Start of Records to use

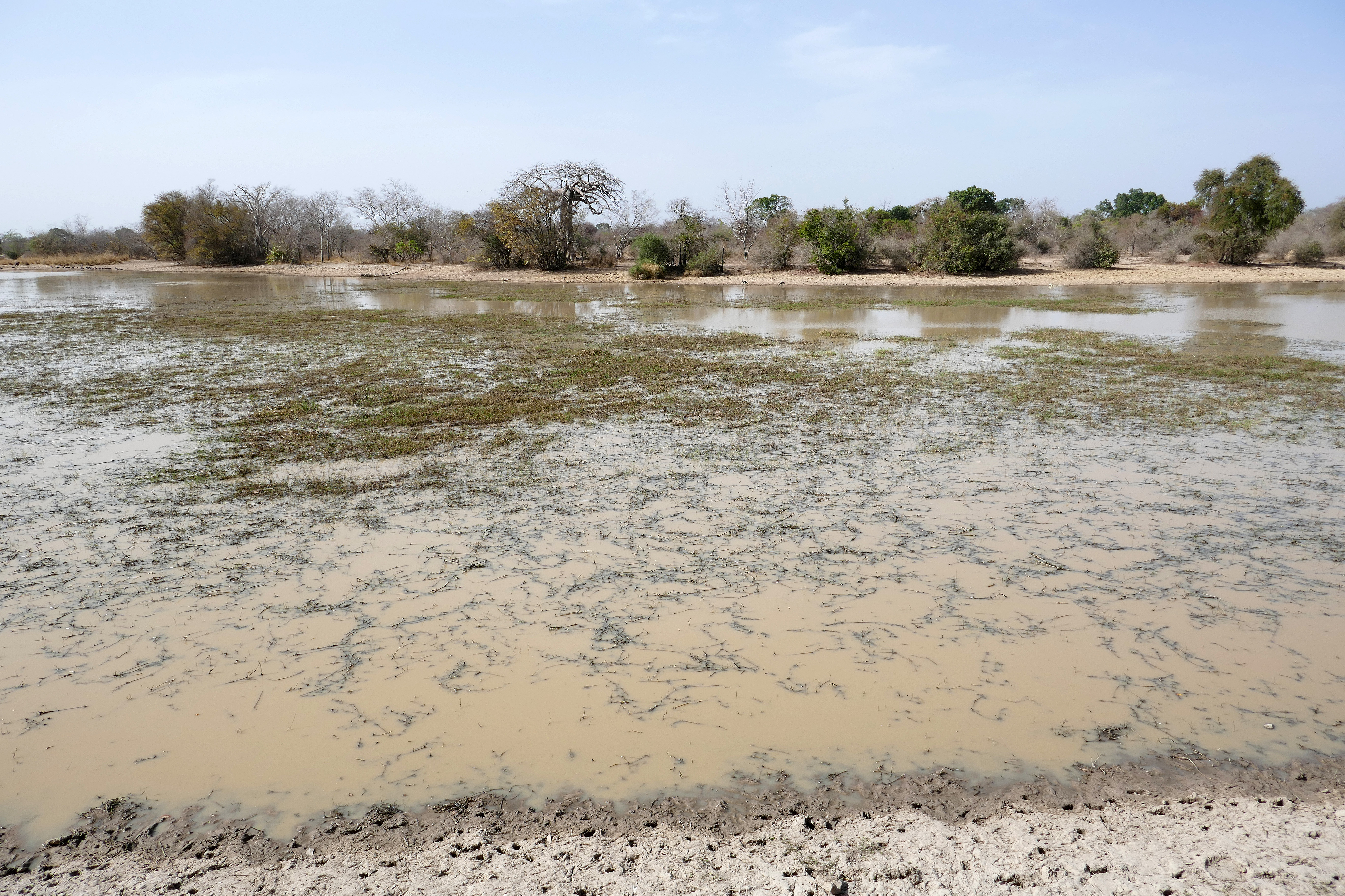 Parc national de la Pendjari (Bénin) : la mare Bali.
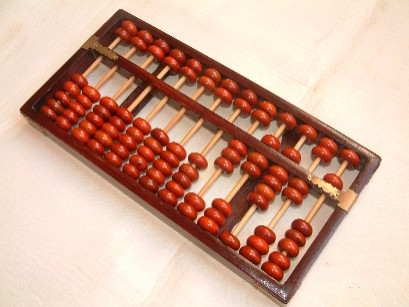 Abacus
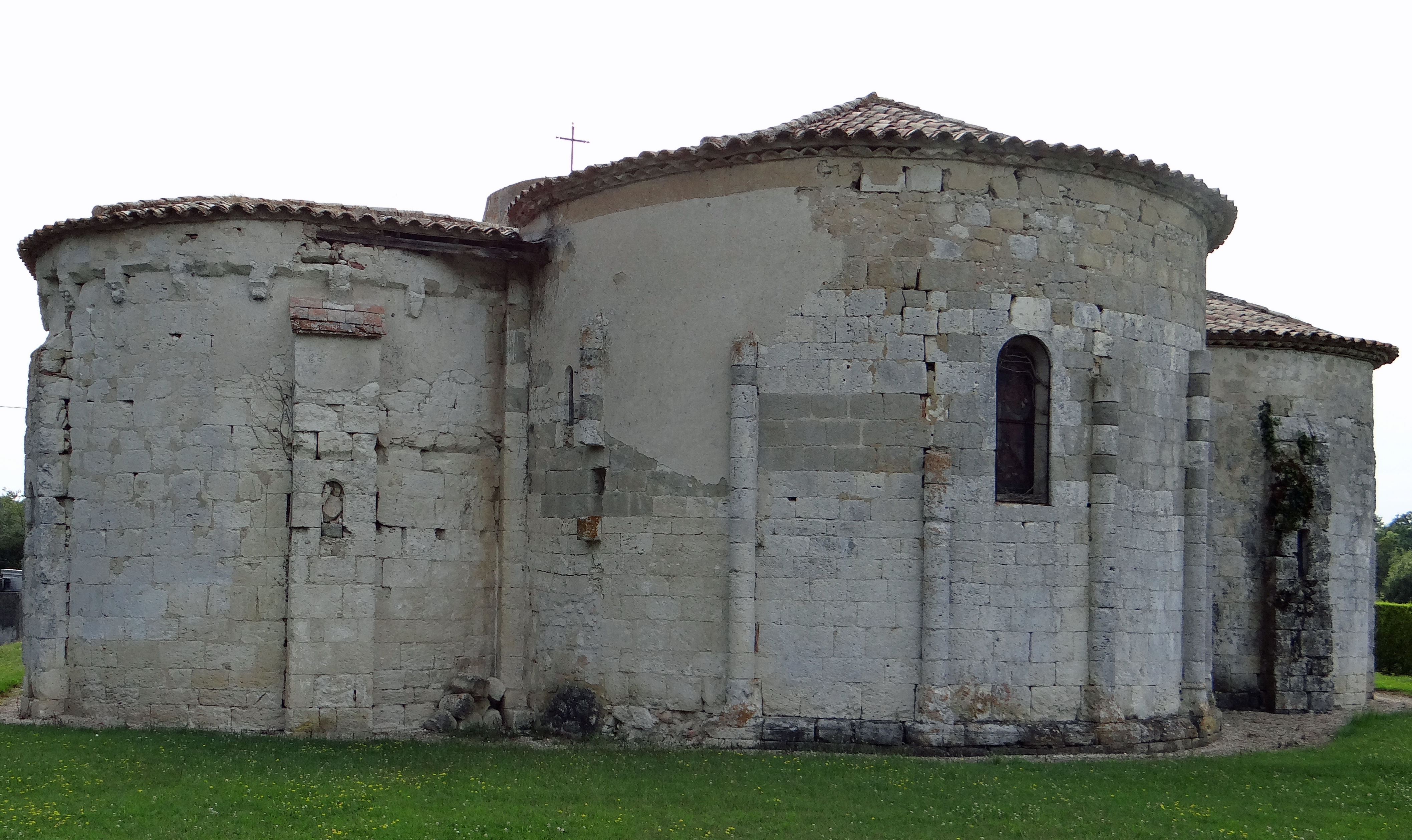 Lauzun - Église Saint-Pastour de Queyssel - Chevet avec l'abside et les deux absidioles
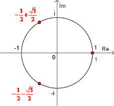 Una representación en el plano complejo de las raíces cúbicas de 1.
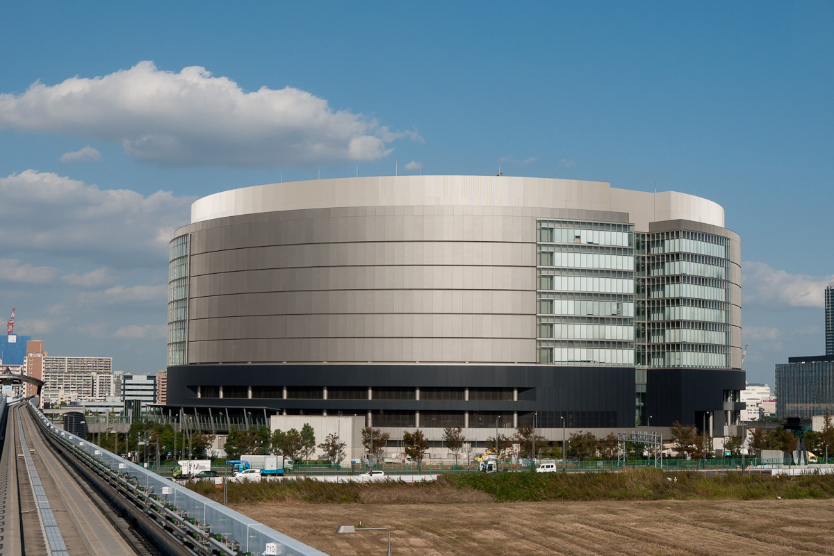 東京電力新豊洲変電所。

End of Records to use

Retype each entry above character for character; pictures stay out.

Result of this exercise =>
 Parc national de la Pendjari (Bénin) : la mare Bali.
 Abacus
 Lauzun - Église Saint-Pastour de Queyssel - Chevet avec l'abside et les deux absidioles
 Una representación en el plano complejo de las raíces cúbicas de 1.
 東京電力新豊洲変電所。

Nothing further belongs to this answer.